A Law of Large Numbers in the Supremum Norm for a Multiscale Stochastic Spatial Gene Network

TL;DR

This paper establishes a new law of large numbers for multiscale stochastic spatial gene networks, showing how different abundance scales lead to coupled PDE and ODE models with convergence in the supremum norm.

Contribution

It introduces a novel multiscale analysis framework for stochastic spatial gene networks, capturing the dynamics of rare species and their spatial correlations.

Findings

High scale component converges to a PDE spatial model.

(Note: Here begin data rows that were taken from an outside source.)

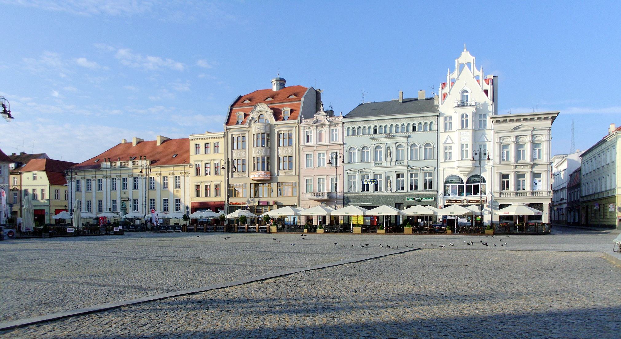 Bydgoszcz, dzielnica Starego Miasta, 1238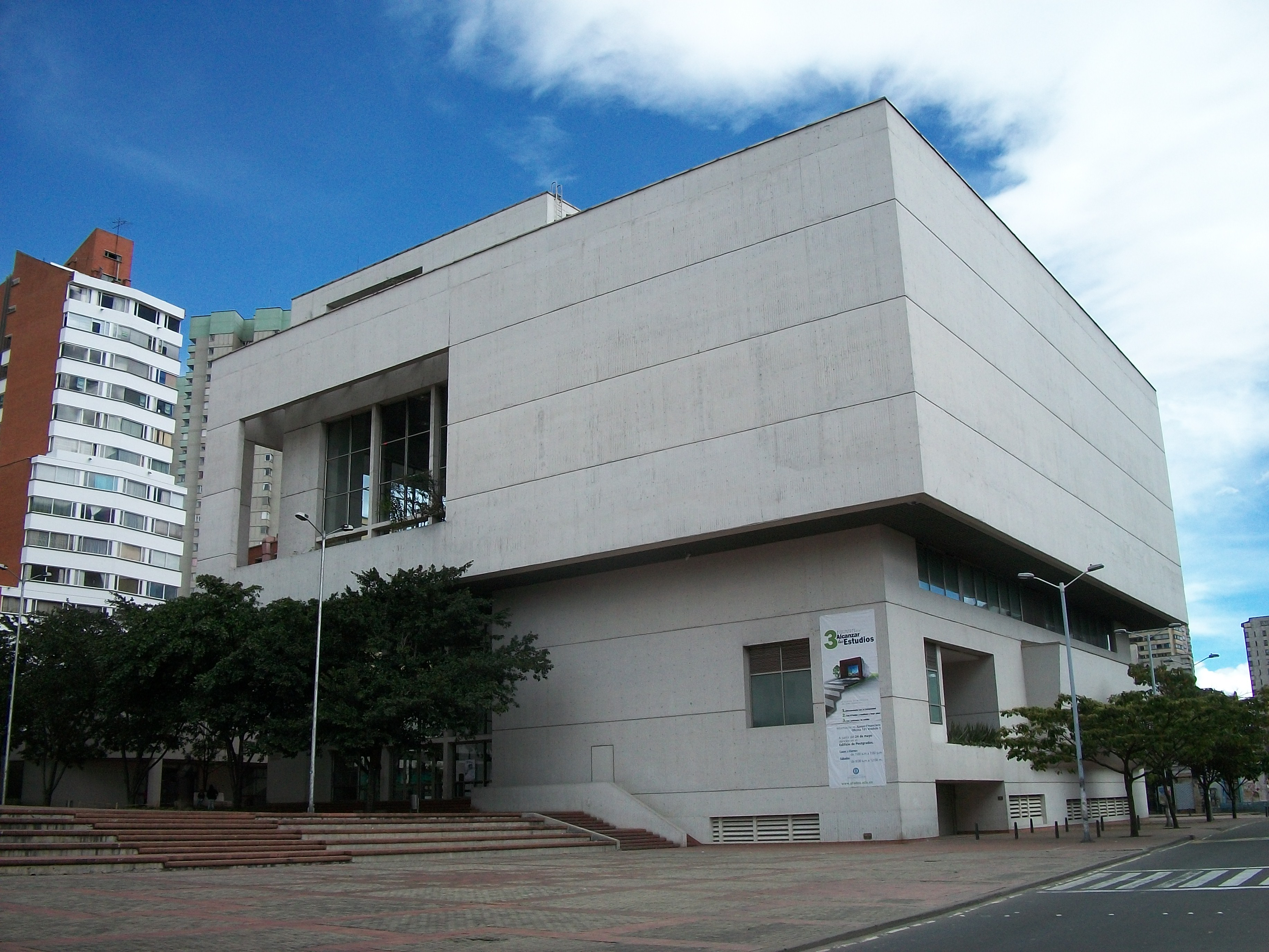 Auditorio y hemeroteca de la Universidad Jorge Tadeo Lozano, Bogotá. Carrera 4 No. 22-40.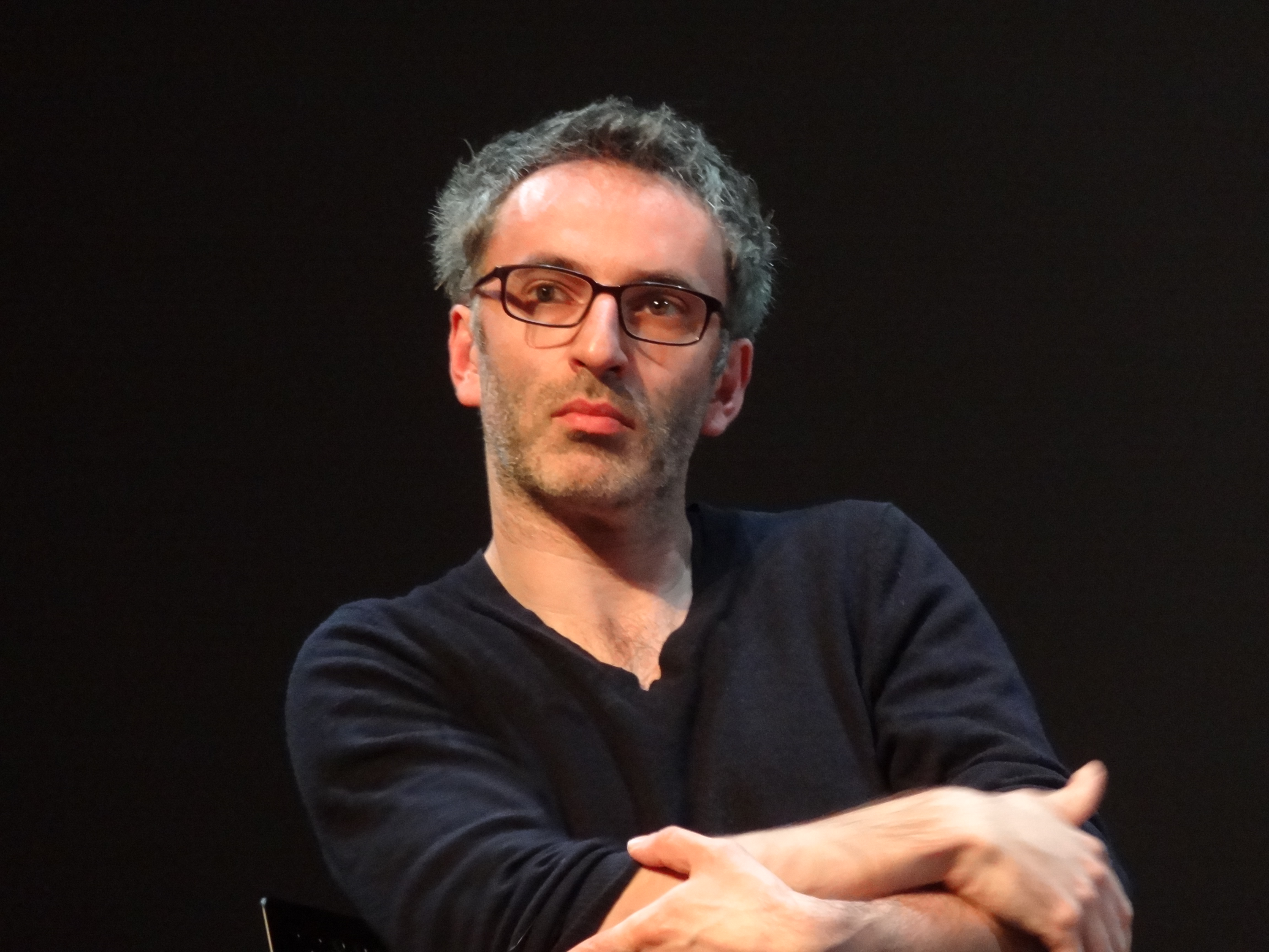 Vincent Delerm au Centre Georges Pompidou

Low scale component converges to a homogeneous ODE model.

Results demonstrate convergence in the supremum norm.

Abstract

We study the asymptotic behavior of multiscale stochastic spatial gene networks. Multiscaling takes into account the difference of abundance between molecules , and captures the dynamic of rare species at a mesoscopic level. We introduce an assumption of spatial correlations for reactions involving rare species and a new law of large numbers is obtained. According to the scales, the whole system splits into two parts with different but coupled dynamics. The high scale component converges to the usual spatial model which is the solution of a partial differential equation, whereas, the low scale component converges to the usual homogeneous model which is the solution of an ordinary differential equation. Comparisons are made in the supremum norm.